I am hoping to go there myself and likewise want to know.


----------



## SNDFLEE (Sep 8, 2010)

Ryan from Hatteras Jacks is headed over tommorrow by boat to check his shop etc. I will ask him to check the pier as well. Stay tuned, SNDFLEE


----------



## Oldmulletbreath (Jan 7, 2006)

Just watched this video, the Avon pier appears to be fine, it is quite the wait to see it, but it is a good video.

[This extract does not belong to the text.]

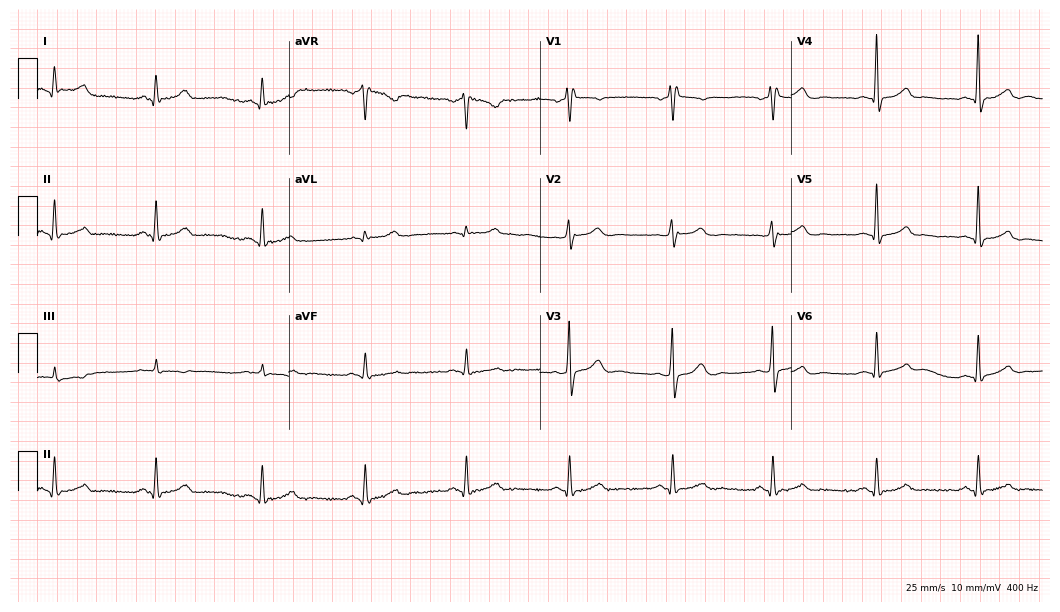
Resting 12-lead electrocardiogram (10.2-second recording at 400 Hz). Patient: a male, 57 years old. None of these six findings is recorded: first-degree AV block, right bundle branch block, left bundle branch block, sinus bradycardia, atrial fibrillation, sinus tachycardia. Findings outside these six are not listed.

http://www.wral.com/weather/hurrican.../#/vid10062224


----------



## Singletjeff (Mar 27, 2005)

link isn't working

Page Not Found

The page you have requested cannot be found at this Web address. You might want to try one of the following pages:


----------



## Oldmulletbreath (Jan 7, 2006)

It loaded from Fish Milita, copy and pasted ??? sorry not a computer geek so I'll never figure it out. Sorry


----------



## tylerhb (Mar 29, 2010)

Im pretty sure that avon pier was damages badly. heres a link to a video. 
http://www.wral.com/weather/hurricanes/video/10061036/#/vid10061036


----------



## Singletjeff (Mar 27, 2005)

That is Frisco pier in that video, they I don't see any footage north of the Lighthouse in that clip.


----------



## tylerhb (Mar 29, 2010)

good, i hope she stood shes the only pier we got on the island


----------



## Drumdum (Jan 6, 2003)

Was up at Avon a couple of days ago,was fine.. Pier manager did a walkout and said it was all good...


----------



## sunburntspike (Oct 4, 2010)

Drumdum said:


> Was up at Avon a couple of days ago,was fine.. Pier manager did a walkout and said it was all good...


now if i could get my truck to float i'd be coming on down


----------



## hatteras boy (Aug 30, 2011)

Talked to Billy from avon today pier is ok had a little wash around the ramp to the pier house but that was it thank God.


----------



## Peixaria (Dec 31, 2008)

Avon Pier is intact. I saw it from Ocean front rental just North on Moore Way on Tuesday. Was closed at the time but nothing was out of place. Water is getting pretty again.


----------